Mission, Strategy, Goals

To survive and grow, every organization must develop viable assumptions about what to do and how to do it. For an organization to succeed in the sense of accomplishing its mission, surviving, and growing, it must fulfill what its various environments demand and afford. Most organizations evolve assumptions about their basic mission and identity, about their strategic intent, financial policies, fundamental way of organizing themselves and their work, way of measuring themselves, and means for correcting themselves when they are perceived to be off target.
When the organization was first created, its founders and early leaders had a strong sense of mission and identity—what they were trying to be, what product or market they were trying to develop, who they were and what justified them. To raise money, they had to develop a credible story around these questions, and the first set of employees needed to buy into and believe the story, even if they knew initially that it was a risk and might not work out. But if it did work out and the organization succeeded, the founders and the employees would begin to form shared assumptions around those initial beliefs—and over time come to take them for granted. The deep sense of mission and identity may become so taken for granted that it surfaces only if some event violates it and thereby brings it to consciousness.

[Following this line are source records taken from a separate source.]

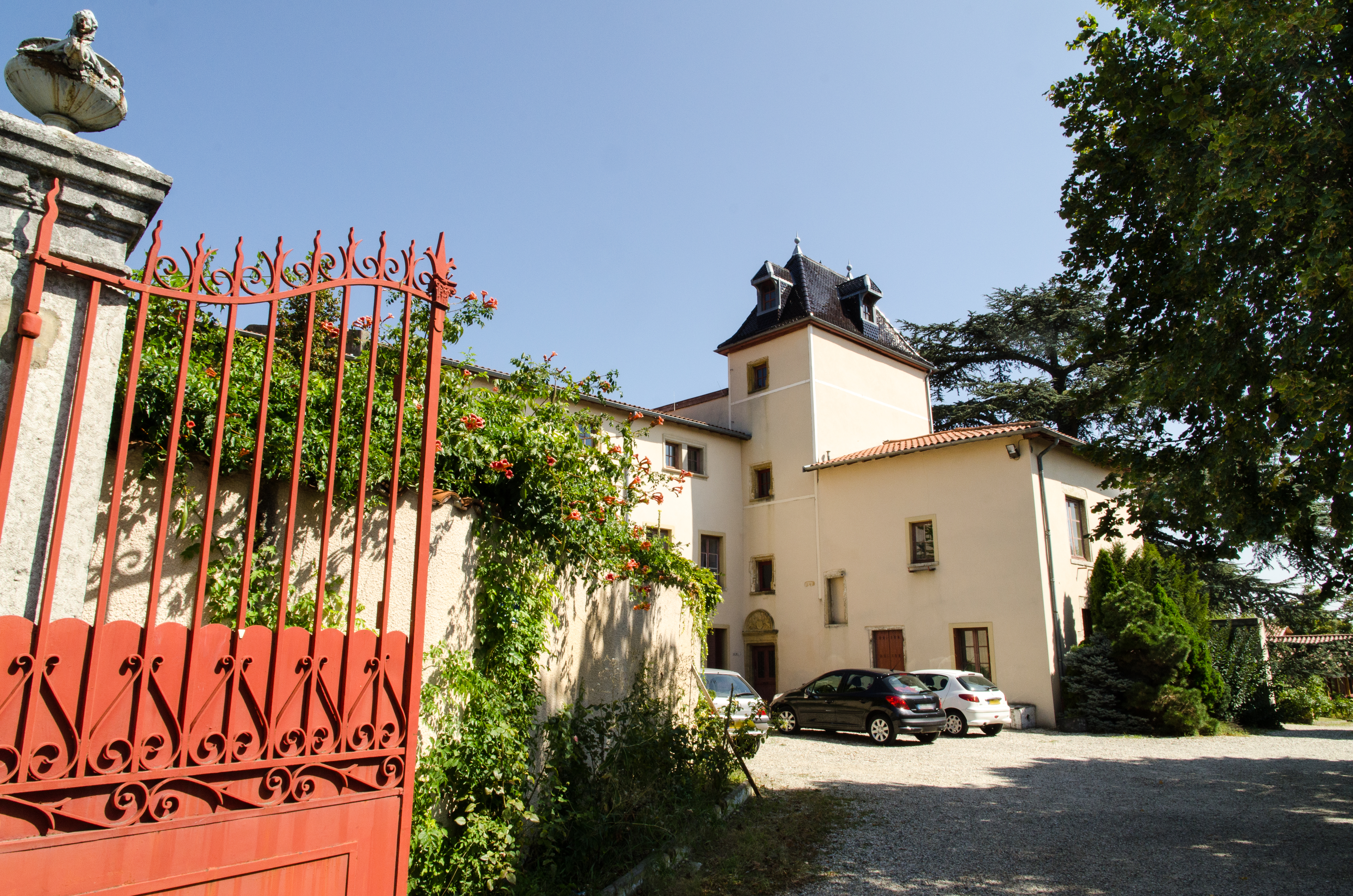 Château de la Barge, Grézieu-la-Varenne, Rhône .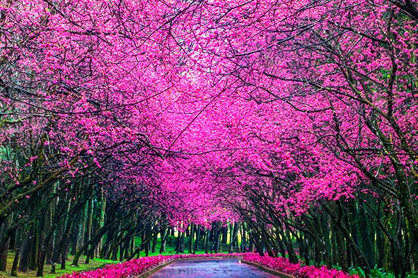 中文（台灣）: 南投魚池鄉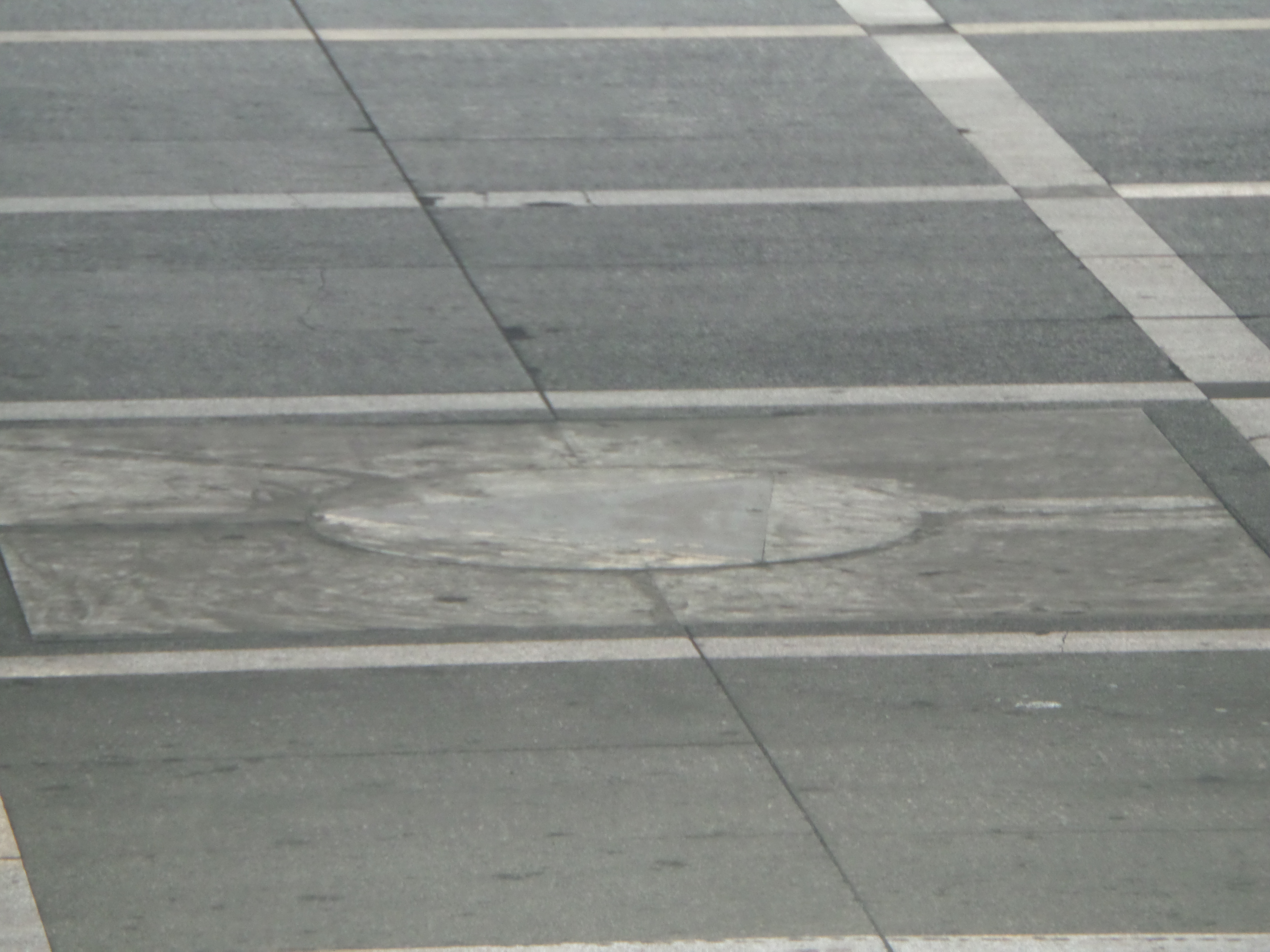 하얼빈역 1번 플렛폼에서 안중근 의사가 이토 히로부미를 저격한 곳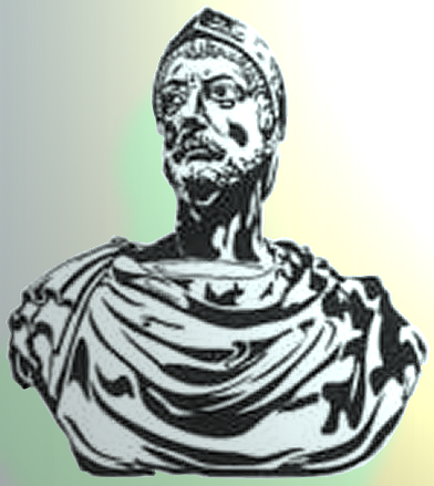 Elaborazione al computer dell'immagine del busto di Annibale effettuata da Horatius in data 01.04.05 Afbeelding:Hannibal Barkas.png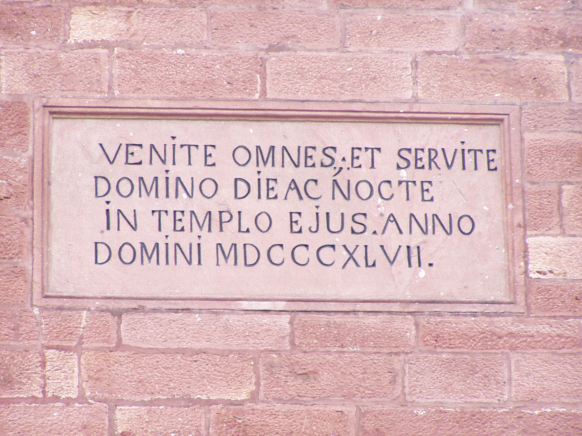 Plaque indiquant la date de construction (1847) de l'église d'Urbès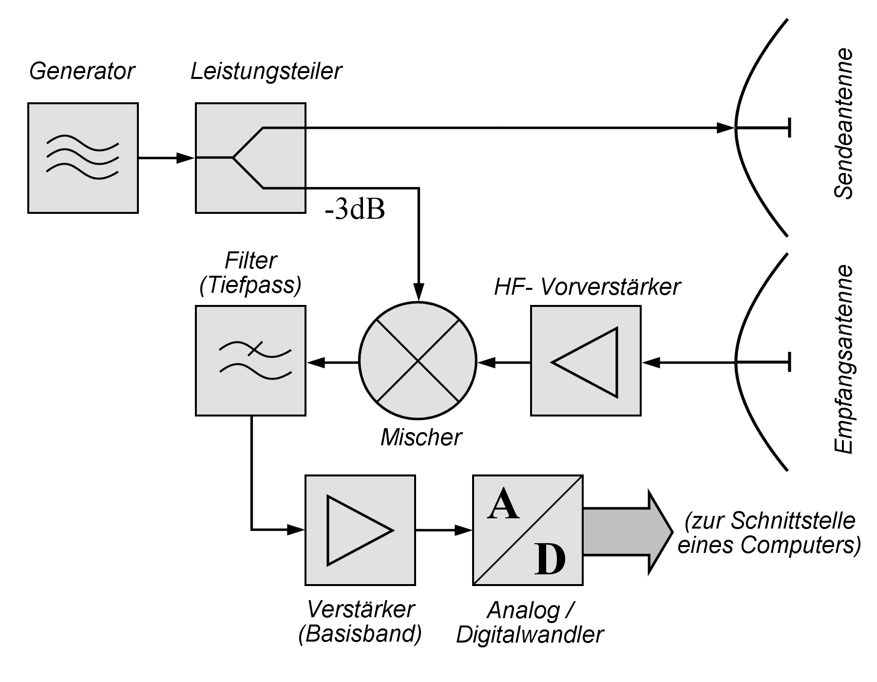 Blockschaltbild eines einfachen Dauserstrichradarmoduls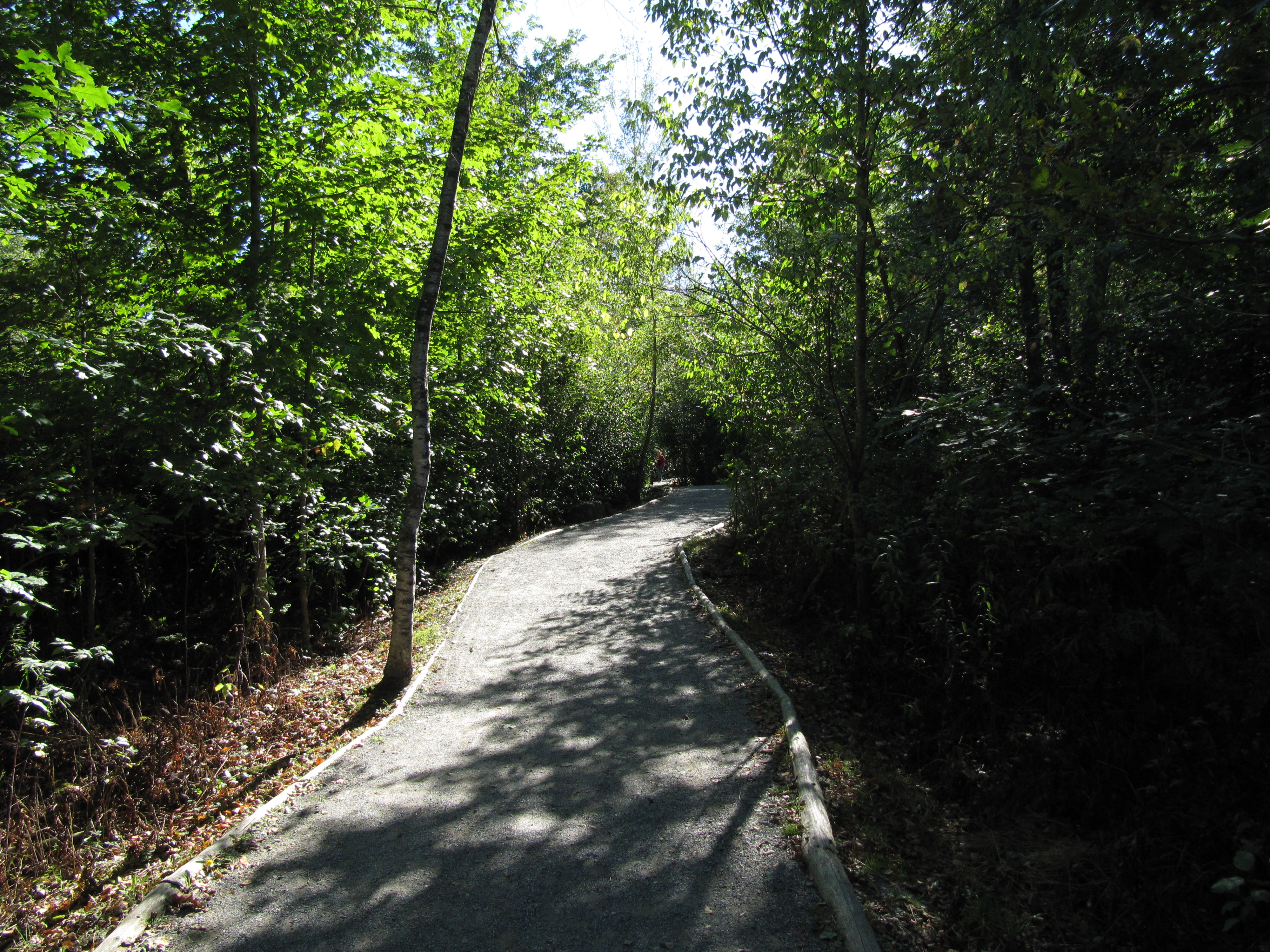 Photo prise au Centre d'Interprétation de la nature du lac Boivin de Granby (Québec). Sentier de la Prucheraie.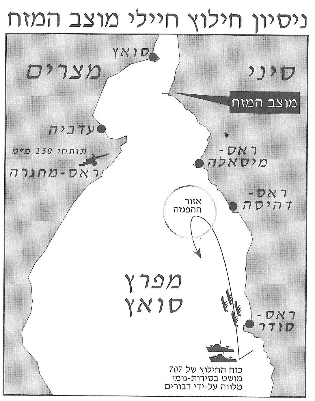 תרשים תנועתהכח לחילוץ אנשי מוצב המזח 11 באוקטובר 1973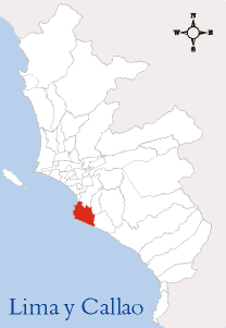 Localización del distrito de Chorrillos Esta imagen ha sido elaborada por --Edgardo Reyes 18:26 9 mar, 2005 (CET) Categoría:Mapas del Perú (imagen)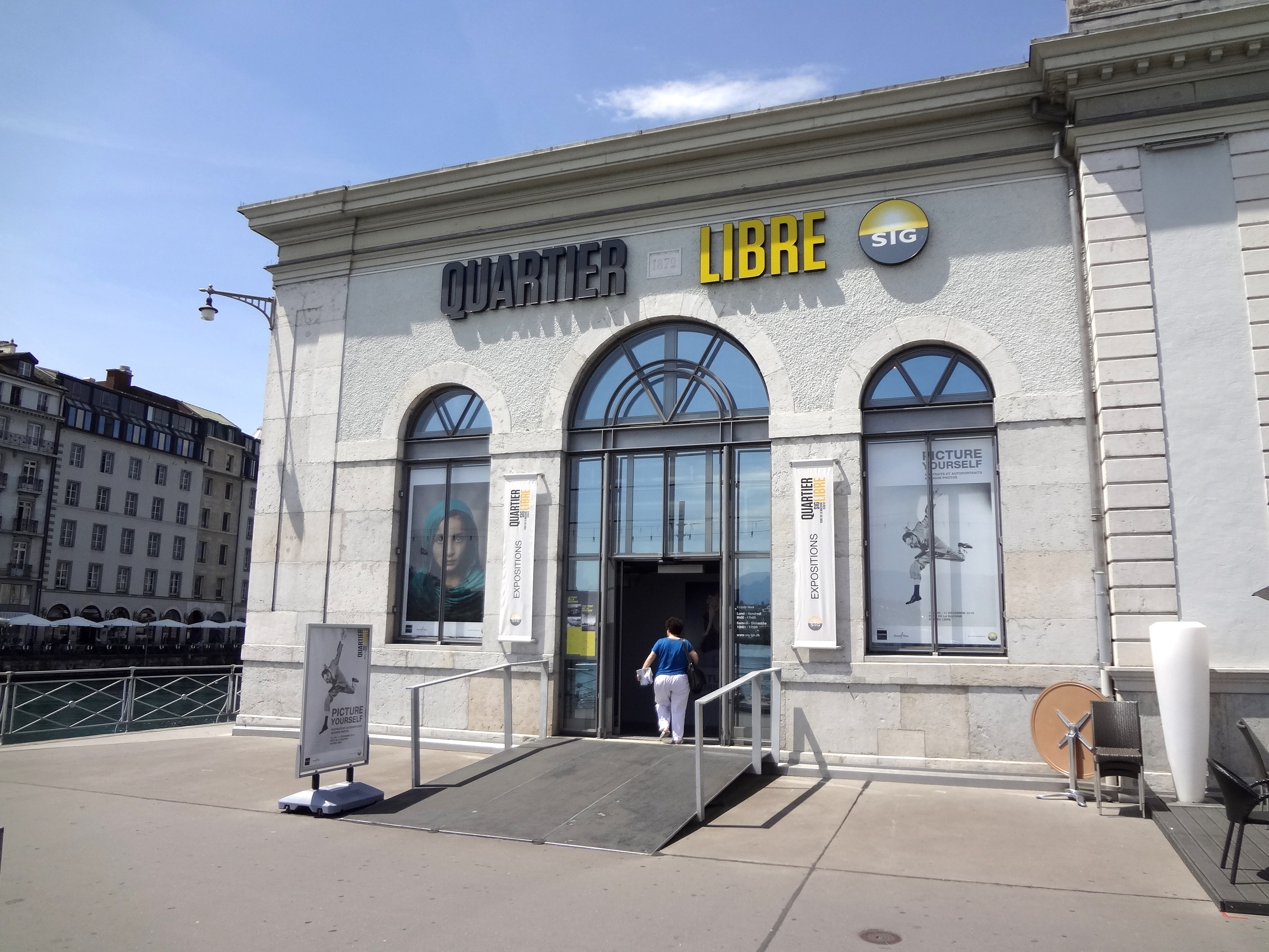 Espace d'exposition des Services industriels de Genève (SIG) occupant une partie de l'ancien bâtiment industriel du Pont de la Machine : « Quartier Libre ».

An example from the Swiss company Ciba-Geigy illustrates the point. In the mid-1970s, C-G consisted of four major product divisions (dyestuffs, industrial chemicals, agricultural chemicals, and pharmaceuticals) and many country units. Historically the company traced its roots to the dyestuffs business and the important discoveries made in the R&D labs that led to new products in the agricultural and pharmaceutical domains. The company recognized that its strength was in R&D and that it had remained profitable largely because of patent protection. Leadership recognized that, as patents expired and competition in each market grew, C-G needed to improve marketing and reduce costs.
Thus far, this story may seem like fairly traditional evolution; so where does culture come in? To improve marketing skills, C-G empowered its U.S. subsidiary to purchase a consumer goods company because organizations of that kind learn how to do sophisticated marketing. They purchased Airwick, a maker of air fresheners, carpet cleaners, and other products to remove unpleasant odors. For a number of years, Airwick struggled along but gradually became profitable, not only in the United States but in various European countries where it developed subsidiaries.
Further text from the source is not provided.